# building cabinets for van/camper



## Belg (Oct 2, 2011)

Good morning all, I am about to fit out the interior of a van with some real custom fit benches/bed, cabinets and storage bins. I was wondering anyone had any experience with this type of installation? I'm looking for non traditional methods to help save weight but still be sturdy. I have build regular kitchen type cabinets and these will just add way too much weight, I was thinking something along the lines of the Paulk workbench.
Using cut outs in the sides and back to help lighten construction. Any thoughts would be much appreciated. Pat


----------



## Steve Neul (Sep 2, 2011)

To make the weight lighter you might make some of the plywood members hollow like a hollow core door. Make a frame out of 1/2" thick pine or poplar and cover it on each side with 1/8" plywood.

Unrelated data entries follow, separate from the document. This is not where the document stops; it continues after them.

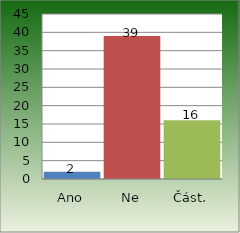
| Category | Series 0 |
|---|---|
| Ano | 2 |
| Ne | 39 |
| Část. | 16 |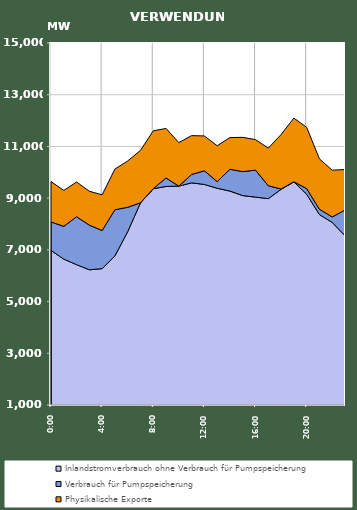
| Category | Inlandstromverbrauch ohne Verbrauch für Pumpspeicherung | Verbrauch für Pumpspeicherung | Physikalische Exporte |
|---|---|---|---|
| 2007-01-17 | 6978.4 | 1099.948 | 1562.212 |
| 2007-01-17 01:00:00 | 6641.342 | 1267.626 | 1390.383 |
| 2007-01-17 02:00:00 | 6427.364 | 1853.682 | 1344.767 |
| 2007-01-17 03:00:00 | 6228.928 | 1727.038 | 1310.475 |
| 2007-01-17 04:00:00 | 6274.336 | 1472.404 | 1382.249 |
| 2007-01-17 05:00:00 | 6765.844 | 1785.993 | 1574.219 |
| 2007-01-17 06:00:00 | 7703.634 | 942.538 | 1791.678 |
| 2007-01-17 07:00:00 | 8815.975 | 2.322 | 2029.707 |
| 2007-01-17 08:00:00 | 9363.251 | 2.329 | 2238.138 |
| 2007-01-17 09:00:00 | 9451.991 | 328.995 | 1914.759 |
| 2007-01-17 10:00:00 | 9464.764 | 1.12 | 1683.526 |
| 2007-01-17 11:00:00 | 9590.717 | 324.706 | 1502.795 |
| 2007-01-17 12:00:00 | 9529.331 | 528.531 | 1347.192 |
| 2007-01-17 13:00:00 | 9381.739 | 256.248 | 1389.032 |
| 2007-01-17 14:00:00 | 9272.438 | 843.935 | 1226.846 |
| 2007-01-17 15:00:00 | 9098.249 | 927.476 | 1325.634 |
| 2007-01-17 16:00:00 | 9039.378 | 1044.098 | 1179.944 |
| 2007-01-17 17:00:00 | 8979.086 | 501.121 | 1453.176 |
| 2007-01-17 18:00:00 | 9340.729 | 11.99 | 2107.556 |
| 2007-01-17 19:00:00 | 9630.427 | 1.995 | 2464.934 |
| 2007-01-17 20:00:00 | 9151.72 | 218.707 | 2369.281 |
| 2007-01-17 21:00:00 | 8365.493 | 204.447 | 1949.914 |
| 2007-01-17 22:00:00 | 8061.191 | 211.156 | 1809.591 |
| 2007-01-17 23:00:00 | 7545.068 | 995.728 | 1564.072 |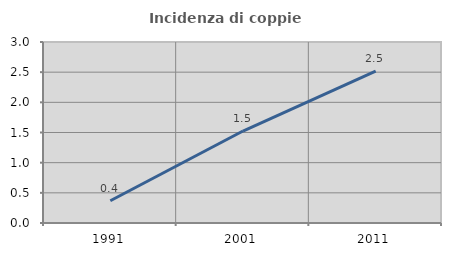
| Category | Incidenza di coppie miste |
|---|---|
| 1991.0 | 0.369 |
| 2001.0 | 1.525 |
| 2011.0 | 2.518 |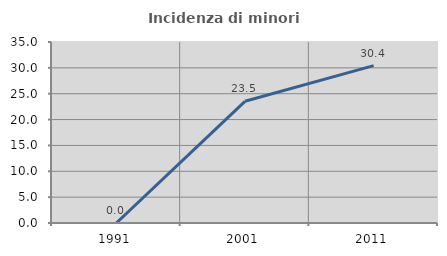
| Category | Incidenza di minori stranieri |
|---|---|
| 1991.0 | 0 |
| 2001.0 | 23.529 |
| 2011.0 | 30.435 |

It's remarkably strong and weighs practically nothing.


----------



## bauerbach (Mar 25, 2012)

maybe make an aluminum frame and skin it with 1/4" ply?


----------



## Toolman50 (Mar 22, 2015)

I would build a thin frame using 1/2" Baltic birch plywood. Use 1/4" Baltic birch wherever you can. It's extremely strong and durable. Birch Cabinets will finish out nicely. 
These type cabinets are usually put together with a few fasteners and hot melt glue. The glue hold up well under the vibration of the road. You will need to add some type of wooden lock to all cabinet doors so they will stay closed until opened. 
Let the wood chips fly.


----------



## FrankC (Aug 24, 2012)

I would advise you to go to a RV dealer and take a look at the professionally made cabinets in both new and used units and while you are there check out the special RV hardware available.


----------



## bauerbach (Mar 25, 2012)

Toolman50 said:


> I would build a thin frame using 1/2" Baltic birch plywood. Use 1/4" Baltic birch wherever you can. It's extremely strong and durable. Birch Cabinets will finish out nicely.
> These type cabinets are usually put together with a few fasteners and hot melt glue. The glue hold up well under the vibration of the road. You will need to add some type of wooden lock to all cabinet doors so they will stay closed until opened.
> Let the wood chips fly.


hot glue can be sensitive to temperature IME. I use it on an RC airplane, but it can weaken a bit in high temps, and get brittle in low temps.


----------



## Belg (Oct 2, 2011)

Guys, been sick with the flu and several other things but thanks so much for the input. I think a trip to an RV dealer will definitely be well advised. Hope I can find one in Northern NJ. I was thinking of using pl 2000 construction adhesive to build the torsion box frames any downsides to this?


----------



## MT Stringer (Jul 21, 2009)

The picture you posted is my miter saw station?


----------



## Belg (Oct 2, 2011)

MT Stringer said:


> The picture you posted is my miter saw station?


Its a small world isn't it. I just used it to show the style of the Paulk type projects I was questioning. It looks like a well thought out project.:thumbsup:


----------



## Alchymist (Jan 2, 2011)

1X1 hardwood for frames, 1/4" ply set in dadoes. 1/2 X1/2" strips underneath tops for support. Doors and drawer fronts 1" X 3/4" frames with 1/4" ply centers.


----------



## MT Stringer (Jul 21, 2009)

Belg said:


> Its a small world isn't it. I just used it to show the style of the Paulk type projects I was questioning. It looks like a well thought out project.:thumbsup:


Yes sir. That is the right side. The left side looks just like it. I use the work area for other stuff when the saw isn't needed, thus the holes. 

Your project reminds me of my 1975 Chevy Van, complete with shag carpet, ice box style fridge, and paneling on the walls.  It would haul some of our softball players to out of town tournaments. Seat belts? What seat belts. :yes:


----------